John August speech/article

Mr. August has written a wonderful article on his blog that was first a speech he gave at his alma mater, Drake University. I found his language easy to read, quite affable to be sure. This being originally written as a speech, it flows as such. He wrote a very palatable take on where we are in the digital age and where we’re going. It read like a conversation. He concisely sums up his view as this: writing matters. All writing, not just academic. How? Why? Because, August states, we’re being graded on everything we write. Whether we like it or not, we’re being judged. I like that he didn’t shy away from how unsettling it may be to hear this. He gets it. He agrees it’s okay to be a bit rattled and paranoid, but it’s what we need to be fully prepared for the digital world we are living in. This world, he continues, is not going away.

While writing is an obvious part of university education, it’s also fundamental to all humans. Yes, he reaches that far in making his point. How? He feels that writing is how we show we understand something. In this digital age, writing has changed in four ways.

First, authority. In the days of card catalogs and periodicals, research took time and effort. The result was an almost implied, innate authority of the author. Today, the digital world makes research easy and fast. Not all sources are accurate, so authority should not be assumed. As the saying goes, and perhaps more true than ever before, we should first consider the source. Certainly there are always bonafide experts, but “writing in a digital age allows for extremely specialized authorities…you become one by writing about it…because unlike expertise, authority is somewhat transferable. It’s a commodity.” August thinks, and I concur with him, that authority is one of the most valuable commodities. Only others can give you so-called street-cred.

Second, immediacy. People used to view news as something that happened daily. To younger generations, that seems naive because news today is constant. It’s not called a ‘newstream’ without reason. In the digital age, news is transient. I like that he made a point of differentiating ‘immediacy’ from ‘timeliness’ in that immediacy is emotional. Our sense of intimacy is a line that’s been drawn in very broad strokes, and August is correct. Digital culture like ours is a false, informal (non-)intimacy. Writing over the past decade has gotten super casual, in both grammar and tone. This tonal shift observation resonated with me as I see my younger siblings and classmates bury their faces in their phones 24/7. It seems that their generation’s default mode of communication is through texting, quite passive and quite tonally different than a phone call or even an email. It baffles me because I still enjoy writing letters and postcards and mailing them. I wonder how many young people today have never stepped into a post office or know what a stamp costs.

Thirdly, permanence. He explains the difference between the two main trades: The Hollywood Reporter and Variety. The former is actually written in proper English, the latter more eclipsed, like shorthand. The difference is how you want to be marketed. In our digital age, nothing is set in stone, rather it’s ever-changing. Many versions exist, especially when you consider added comments, links, etc. There is a limbo in which words are published and unpublished at the same time, “existing in a state of quantum uncertainty.” Transience. Today you can’t do like the old days, yelling, “Stop the presses!” because our culture values immediacy. The result is a changed dynamic between reader and writer, and it’s not just a concern for journalists. It’s dangerous because it’s inevitable.

Fourth, and lastly, response. Writing used to be one-way, one side writes, the other reads. Boom, end of story. Now, reader and writer are linked together. Together, forever! Sure there are good aspects to this such as collaboration, but the downside, and specifically August’s caveat, is that being able to respond to everything is also a bit dangerous. Once responses are posted to a response, who owns that discussion? I say it’s a rabbit hole in which we don’t necessarily need to travel. As the saying goes, let’s don’t go there.

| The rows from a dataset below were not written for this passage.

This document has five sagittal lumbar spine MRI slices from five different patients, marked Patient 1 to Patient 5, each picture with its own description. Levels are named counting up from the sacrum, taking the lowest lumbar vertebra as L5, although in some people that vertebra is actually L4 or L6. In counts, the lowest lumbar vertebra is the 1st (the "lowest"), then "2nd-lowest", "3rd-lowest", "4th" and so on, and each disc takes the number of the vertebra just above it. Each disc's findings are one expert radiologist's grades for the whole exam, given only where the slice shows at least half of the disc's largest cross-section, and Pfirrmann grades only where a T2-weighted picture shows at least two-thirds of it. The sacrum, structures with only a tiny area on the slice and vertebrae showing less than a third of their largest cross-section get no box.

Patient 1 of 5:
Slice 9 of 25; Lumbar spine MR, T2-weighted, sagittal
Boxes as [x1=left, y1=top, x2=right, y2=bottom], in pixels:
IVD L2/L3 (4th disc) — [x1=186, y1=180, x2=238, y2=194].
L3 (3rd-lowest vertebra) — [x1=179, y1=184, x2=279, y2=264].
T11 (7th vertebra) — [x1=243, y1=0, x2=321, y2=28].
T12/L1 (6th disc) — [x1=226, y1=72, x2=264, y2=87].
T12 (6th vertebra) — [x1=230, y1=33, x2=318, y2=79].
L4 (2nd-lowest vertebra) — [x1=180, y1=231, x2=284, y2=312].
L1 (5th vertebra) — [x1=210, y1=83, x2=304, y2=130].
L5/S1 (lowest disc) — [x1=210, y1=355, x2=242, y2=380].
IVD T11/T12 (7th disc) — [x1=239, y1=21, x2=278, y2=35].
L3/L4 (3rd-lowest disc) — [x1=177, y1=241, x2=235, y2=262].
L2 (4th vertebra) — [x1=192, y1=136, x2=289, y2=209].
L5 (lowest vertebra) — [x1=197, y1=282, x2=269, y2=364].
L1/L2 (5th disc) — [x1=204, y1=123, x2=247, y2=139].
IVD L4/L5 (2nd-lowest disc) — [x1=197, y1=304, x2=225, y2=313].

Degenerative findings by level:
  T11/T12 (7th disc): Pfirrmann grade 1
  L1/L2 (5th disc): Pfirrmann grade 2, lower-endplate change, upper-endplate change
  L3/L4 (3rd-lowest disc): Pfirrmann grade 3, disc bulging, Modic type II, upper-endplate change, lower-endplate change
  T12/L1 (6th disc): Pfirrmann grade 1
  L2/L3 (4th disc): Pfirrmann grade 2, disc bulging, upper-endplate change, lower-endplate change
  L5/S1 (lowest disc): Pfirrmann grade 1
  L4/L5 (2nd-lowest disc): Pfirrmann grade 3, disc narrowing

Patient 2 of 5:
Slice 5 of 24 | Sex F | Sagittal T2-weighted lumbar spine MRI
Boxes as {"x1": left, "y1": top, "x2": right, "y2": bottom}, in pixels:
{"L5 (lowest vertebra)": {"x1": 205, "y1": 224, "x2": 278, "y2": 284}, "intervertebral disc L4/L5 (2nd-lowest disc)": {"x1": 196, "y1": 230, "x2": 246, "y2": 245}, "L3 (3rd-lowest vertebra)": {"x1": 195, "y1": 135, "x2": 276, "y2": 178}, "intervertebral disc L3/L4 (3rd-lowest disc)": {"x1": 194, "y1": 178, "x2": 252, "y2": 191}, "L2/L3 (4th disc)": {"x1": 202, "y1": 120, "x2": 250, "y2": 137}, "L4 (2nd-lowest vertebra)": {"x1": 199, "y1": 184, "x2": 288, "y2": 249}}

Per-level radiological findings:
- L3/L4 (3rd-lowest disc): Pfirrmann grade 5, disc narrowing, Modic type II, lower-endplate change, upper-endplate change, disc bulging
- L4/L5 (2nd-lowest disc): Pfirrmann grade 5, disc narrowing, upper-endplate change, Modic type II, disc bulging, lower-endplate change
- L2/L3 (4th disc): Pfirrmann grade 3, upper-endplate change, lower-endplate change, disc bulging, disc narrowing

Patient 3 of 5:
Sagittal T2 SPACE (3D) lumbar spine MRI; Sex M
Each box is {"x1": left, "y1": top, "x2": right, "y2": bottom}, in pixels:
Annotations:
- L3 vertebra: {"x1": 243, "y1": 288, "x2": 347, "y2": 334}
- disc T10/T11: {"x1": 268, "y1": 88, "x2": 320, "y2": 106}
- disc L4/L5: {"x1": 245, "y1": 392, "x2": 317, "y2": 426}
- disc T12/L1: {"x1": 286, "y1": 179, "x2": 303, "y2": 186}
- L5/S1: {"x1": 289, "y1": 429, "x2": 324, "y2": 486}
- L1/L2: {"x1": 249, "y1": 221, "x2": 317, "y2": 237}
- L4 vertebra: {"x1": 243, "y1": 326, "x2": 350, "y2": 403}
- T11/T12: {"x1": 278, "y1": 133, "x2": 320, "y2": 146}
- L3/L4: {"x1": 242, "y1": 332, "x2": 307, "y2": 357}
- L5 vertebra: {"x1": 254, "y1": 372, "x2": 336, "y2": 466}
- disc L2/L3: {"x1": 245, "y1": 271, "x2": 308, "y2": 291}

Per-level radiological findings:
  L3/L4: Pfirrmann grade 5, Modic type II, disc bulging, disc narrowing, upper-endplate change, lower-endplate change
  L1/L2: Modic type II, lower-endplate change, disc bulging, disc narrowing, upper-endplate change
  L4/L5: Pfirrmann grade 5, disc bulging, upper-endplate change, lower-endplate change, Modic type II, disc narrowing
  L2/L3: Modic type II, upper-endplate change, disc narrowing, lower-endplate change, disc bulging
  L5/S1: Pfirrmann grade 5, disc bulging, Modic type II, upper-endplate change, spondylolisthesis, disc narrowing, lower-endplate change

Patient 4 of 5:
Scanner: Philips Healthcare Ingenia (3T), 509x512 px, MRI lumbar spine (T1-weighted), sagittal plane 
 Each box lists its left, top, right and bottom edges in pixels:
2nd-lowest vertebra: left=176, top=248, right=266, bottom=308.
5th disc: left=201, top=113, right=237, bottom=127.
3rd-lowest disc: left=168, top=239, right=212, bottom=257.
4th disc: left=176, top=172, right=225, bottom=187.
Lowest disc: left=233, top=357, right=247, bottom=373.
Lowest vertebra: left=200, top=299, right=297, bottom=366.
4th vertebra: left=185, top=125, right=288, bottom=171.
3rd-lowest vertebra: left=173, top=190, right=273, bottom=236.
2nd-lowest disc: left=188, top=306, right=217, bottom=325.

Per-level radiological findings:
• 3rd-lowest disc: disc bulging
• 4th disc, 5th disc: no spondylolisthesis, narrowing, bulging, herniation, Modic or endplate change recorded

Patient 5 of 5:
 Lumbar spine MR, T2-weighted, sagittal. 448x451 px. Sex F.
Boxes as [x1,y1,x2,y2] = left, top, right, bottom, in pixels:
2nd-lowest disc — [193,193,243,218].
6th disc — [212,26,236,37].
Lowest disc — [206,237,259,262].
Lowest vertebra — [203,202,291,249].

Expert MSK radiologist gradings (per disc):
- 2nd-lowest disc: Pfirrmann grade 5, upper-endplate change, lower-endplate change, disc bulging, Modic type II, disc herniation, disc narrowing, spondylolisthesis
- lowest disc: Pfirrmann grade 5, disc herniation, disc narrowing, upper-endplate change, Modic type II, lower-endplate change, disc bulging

Finally, August then spends a LOT of time (in my opinion, too much time) sharing an example of how a post (response) about his review of a not-yet-filmed movie went viral. Suffice it to say the example proved that not only can postings be flatout wrong (erroneous, pure and simple!) but the timeliness of such incorrect and/or misleading comments is also unsettling and scary. He applies his four items to the story. First, being an authority is fine is best when you have a narrow subject matter. Sometimes being prone to hyperbole is an asset, sometimes not. Secondly, yes the example was factually wrong, however it was immediate. Third, make a goal to be an authority and write consistently. To that end, follow things you find interesting and forget the rest. Let your social profiles reflect who you really are. Sure, you can reply to anything, but be equally content with not participating. I felt freedom in that! In short, my main takeaway is August’s suggestion to “approach everything you write with the same degree of thoughtfulness…[including] your responses.” Regardless of one’s career, in today’s digital world, writing is only going to get more important because it’s not only a noun, it’s an action verb, so do it well and carefully.

August, John. “The Challenge of Writing in a Digital Age.” 2007. Web. 25 August 2015.